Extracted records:
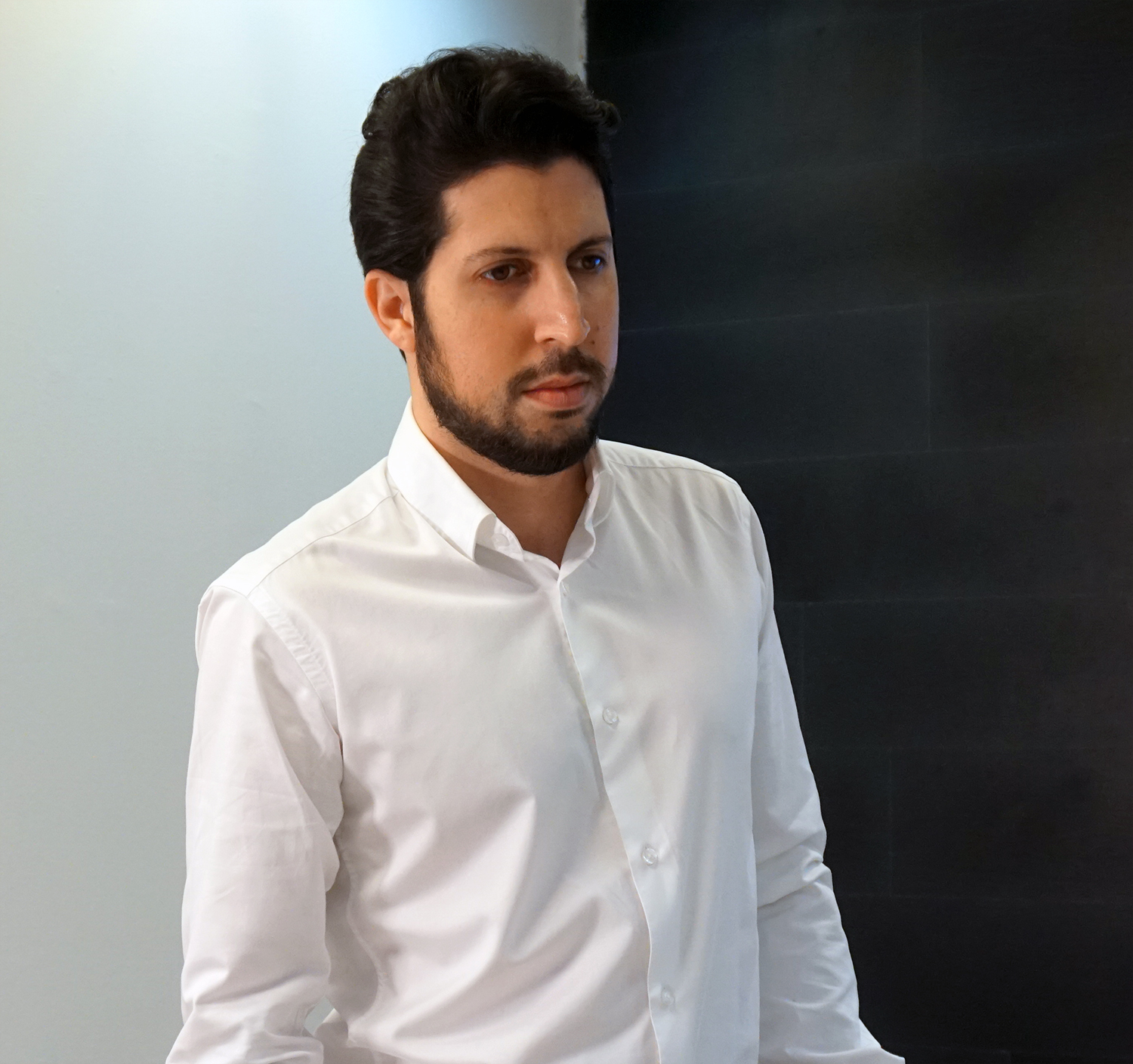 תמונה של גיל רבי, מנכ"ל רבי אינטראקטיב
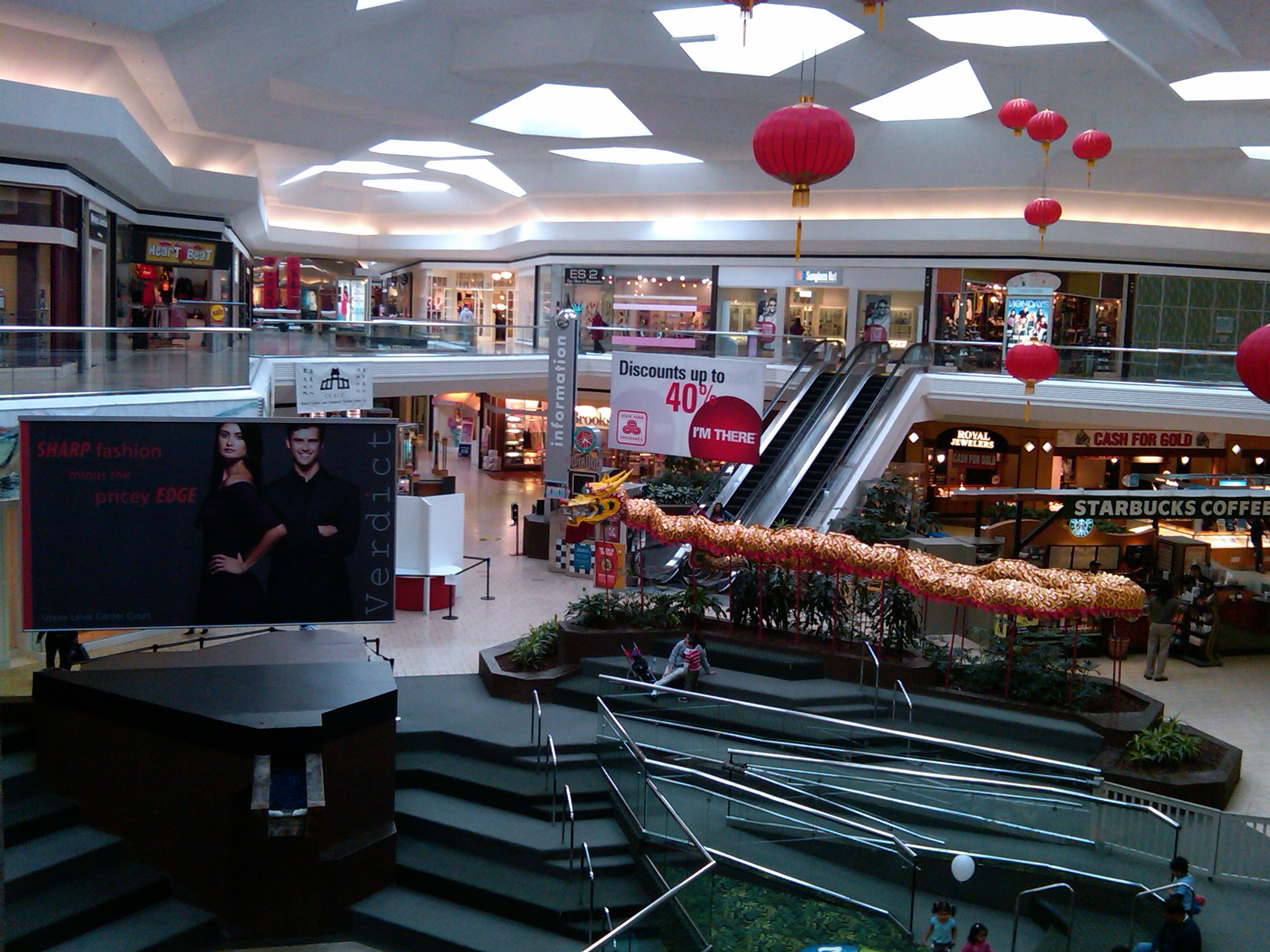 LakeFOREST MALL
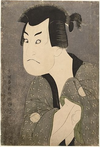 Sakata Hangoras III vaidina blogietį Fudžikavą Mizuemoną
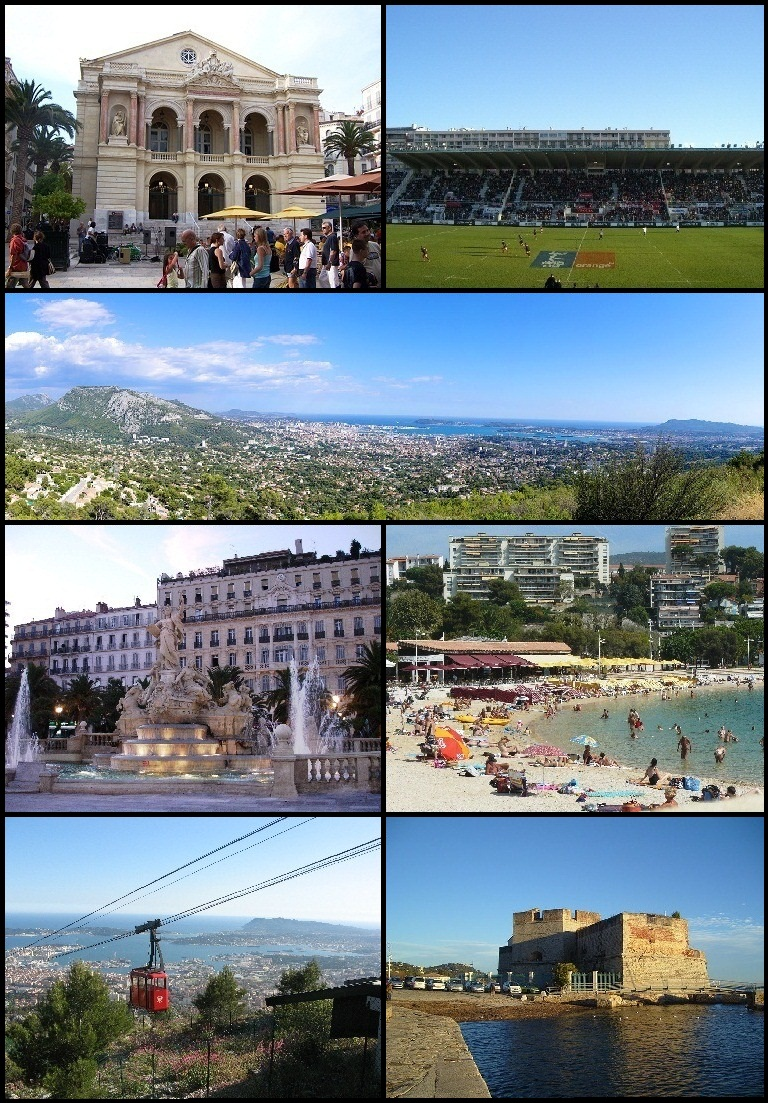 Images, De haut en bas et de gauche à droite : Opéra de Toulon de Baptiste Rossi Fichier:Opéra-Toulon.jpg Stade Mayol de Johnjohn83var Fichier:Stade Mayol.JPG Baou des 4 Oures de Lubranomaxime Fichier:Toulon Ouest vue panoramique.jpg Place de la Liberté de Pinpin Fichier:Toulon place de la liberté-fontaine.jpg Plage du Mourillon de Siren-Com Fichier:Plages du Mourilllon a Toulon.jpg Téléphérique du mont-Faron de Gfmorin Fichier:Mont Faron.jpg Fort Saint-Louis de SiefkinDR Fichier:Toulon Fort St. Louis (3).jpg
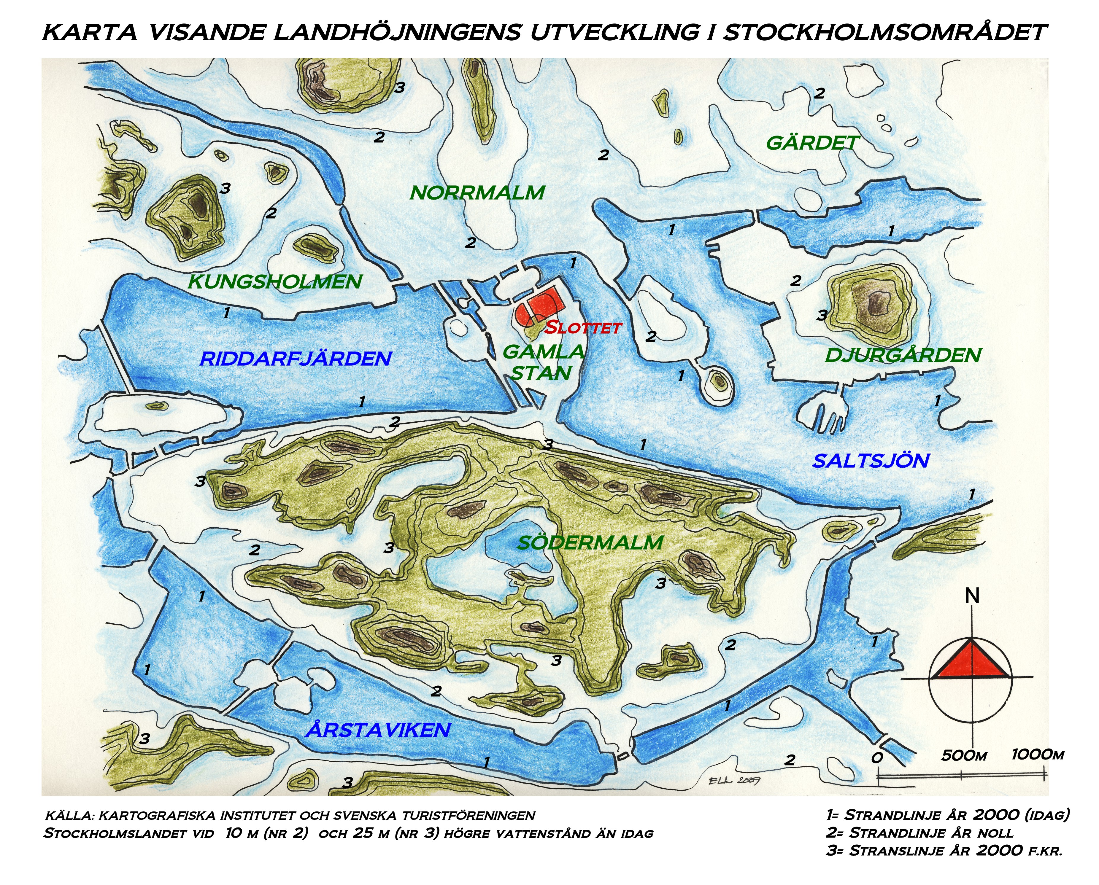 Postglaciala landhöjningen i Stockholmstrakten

> **WHAT THE TASK REQUIRES**: Only the text of the entries belongs in the answer, copied exactly; the pictures stay out.

> **FINAL ANSWER**:
 תמונה של גיל רבי, מנכ"ל רבי אינטראקטיב
 LakeFOREST MALL
 Sakata Hangoras III vaidina blogietį Fudžikavą Mizuemoną
 Images, De haut en bas et de gauche à droite : Opéra de Toulon de Baptiste Rossi Fichier:Opéra-Toulon.jpg Stade Mayol de Johnjohn83var Fichier:Stade Mayol.JPG Baou des 4 Oures de Lubranomaxime Fichier:Toulon Ouest vue panoramique.jpg Place de la Liberté de Pinpin Fichier:Toulon place de la liberté-fontaine.jpg Plage du Mourillon de Siren-Com Fichier:Plages du Mourilllon a Toulon.jpg Téléphérique du mont-Faron de Gfmorin Fichier:Mont Faron.jpg Fort Saint-Louis de SiefkinDR Fichier:Toulon Fort St. Louis (3).jpg
 Postglaciala landhöjningen i Stockholmstrakten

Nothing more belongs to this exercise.